Artificial Intelligence-Assisted Design and Fault Diagnosis of Electric Motors for Green Transportation

The impact of artificial intelligence (AI) is rapidly growing and is increasingly pivotal across a wide range of disciplines, from innovative scientific research to practical, everyday applications. The powerful capabilities of AI—spanning data analysis, predictive modeling, and beyond—equip researchers and professionals with unparalleled tools to tackle complex problems, push the boundaries of scientific discovery, and elevate productivity to unprecedented levels. This talk will explore the integration of AI in diagnosing motor faults and advancing motor design, highlighting how AI can significantly enhance the reliability and performance of electric motors in green transportation. It will delve into the use of machine learning and deep learning models to predict and prevent motor failures (e.g., inter-turn short-circuits, demagnetization, and bearing faults) [1]-[3], which is essential for ensuring safety and reliability in transportation and industry. Furthermore, the talk will highlight AI-driven innovations in motor design [4], such as noise-reduction, offering insights into how AI can revolutionize traditional motor systems and contribute to ongoing improvements in predictive maintenance and design practices.

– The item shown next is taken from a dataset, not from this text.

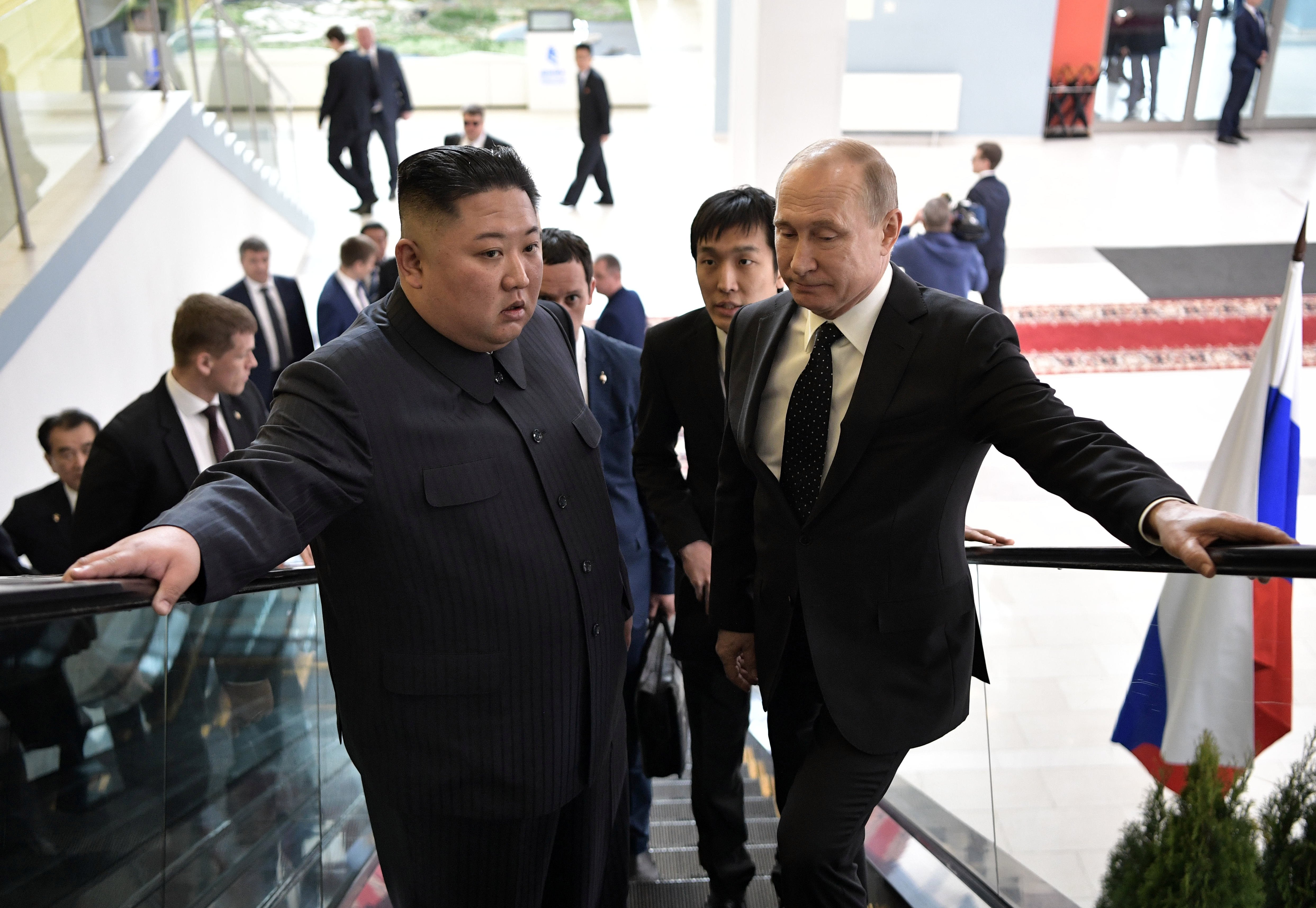 Переговоры Президента Российской Федерации Владимира Путина с Председателем Государственного совета Корейской Народно-Демократической Республики Ким Чен Ыном. Россия, Владивосток, остров Русский.

[1]  A. Mohammad-Alikhani, B. Nahid-Mobarakeh, and M. F. Hsieh, “One-Dimensional LSTM-Regulated Deep Residual Network for Data-Driven Fault Detection in Electric Machines,” IEEE Trans. Industrial Elect. vol. 71, no. 3, pp. 3083-3092, Mar 2024.
[2]  A. Mohammad-Alikhani, B. Nahid-Mobarakeh, and M. F. Hsieh, “Diagnosis of Mechanical and Electrical Faults in Electric Machines Using a Lightweight Frequency-Scaled Convolutional Neural Network,” IEEE Trans. Energy Conver., early access, Nov 2024, doi: 10.1109/TEC.2024.3490736.
[3]  K. J. Shih, M. F. Hsieh, B. J. Chen, and S. F. Huang, “Machine Learning for Inter-Turn Short-Circuit Fault Diagnosis in Permanent Magnet Synchronous Motors,” IEEE Trans. Magn., vol. 58, no. 8, 8204307, Apr 2022.
[4]  M. F. Hsieh, L. H. Lin, T. A. Huynh, and D. Dorrell, “Development of Machine Learning-Based Design Platform for Permanent Magnet Synchronous Motor Toward Simulation Free,” IEEE Trans. Magn., vol. 59, no. 11, 8204307, Aug 2023.